Jane porter interview
Life

Jane Porter was born in Durham as the third of the five children of William Porter and Jane née Blenkinsop. Tall and beautiful as she grew up, Jane Porter's grave air earned her the nickname La Penserosa ("the pensive girl"). After her father's death, her family moved to Edinburgh, where Sir Walter Scott was a regular visitor. Some time afterwards the family moved to London, where the sisters became acquainted with a number of literary women: Elizabeth Inchbald, Anna Laetitia Barbauld, Hannah More, Elizabeth Hamilton, Selina Davenport, Elizabeth Benger and Mrs Champion de Crespigny.

Porter's siblings also achieved some fame in their lifetimes; her sister Anna Maria Porter was also a novelist; her brother Sir Robert Ker Porter was a noted painter.
Works

Porter is considered to have "crafted and pioneered many of the narrative tools most commonly associated with both the national tale and the historical novel." Her 1810 work The Scottish Chiefs, about William Wallace, one of the earliest examples of the historical novel, was very successful and the French version was banned by Napoleon). It has remained popular with Scottish children. The Pastor's Fireside (1815) was a story about the later Stuarts.
Porter contributed to periodicals and wrote the play Switzerland (1819), which seems to have been deliberately sabotaged by its lead Edmund Kean and closed after its first performance.

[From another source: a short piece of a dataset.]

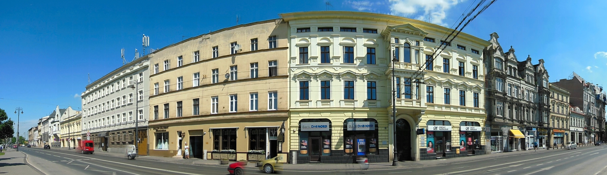 Ulica Ferdynanda Focha w Bydgoszczy

She is sometimes "credited" with the 1822 production Owen, Prince of Powys, which closed after only three performances, but this was actually the work of Samson Penley. Porter also wrote Tales Round a Winter Hearth (1821), Coming Out (1828), and The Field of Forty Footsteps (1828) with her sister, Anna Maria.

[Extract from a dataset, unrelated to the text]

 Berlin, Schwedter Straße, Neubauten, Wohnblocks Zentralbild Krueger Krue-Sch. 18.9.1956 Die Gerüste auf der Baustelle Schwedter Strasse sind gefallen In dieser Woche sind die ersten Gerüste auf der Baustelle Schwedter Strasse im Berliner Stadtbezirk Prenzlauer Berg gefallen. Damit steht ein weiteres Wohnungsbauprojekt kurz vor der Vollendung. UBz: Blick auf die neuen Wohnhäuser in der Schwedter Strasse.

A romance, Sir Edward Seaward's Diary (1831), purporting to be a record of actual circumstances and edited by Jane, was written by her brother, Dr William Ogilvie Porter, as letters in the University of Durham Porter archives show.
In her later years, Porter continued to write shorter pieces for journals. Many were published anonymously or simply signed "J. P." Her wide-ranging topics included Peter the Great, Simón Bolívar, and the African explorer Dixon Denham.
Influences
Porter, like so many of her contemporaries, was fascinated by Lord Byron. The villain in The Pastor's Fireside, Duke Wharton, has been said to cast "an unmistakably Byronic shadow." Additional influences on Porter's writing include her schoolmaster George Fulton, as well as Edmund Spenser's The Faerie Queene and Sir Philip Sidney's Arcadia.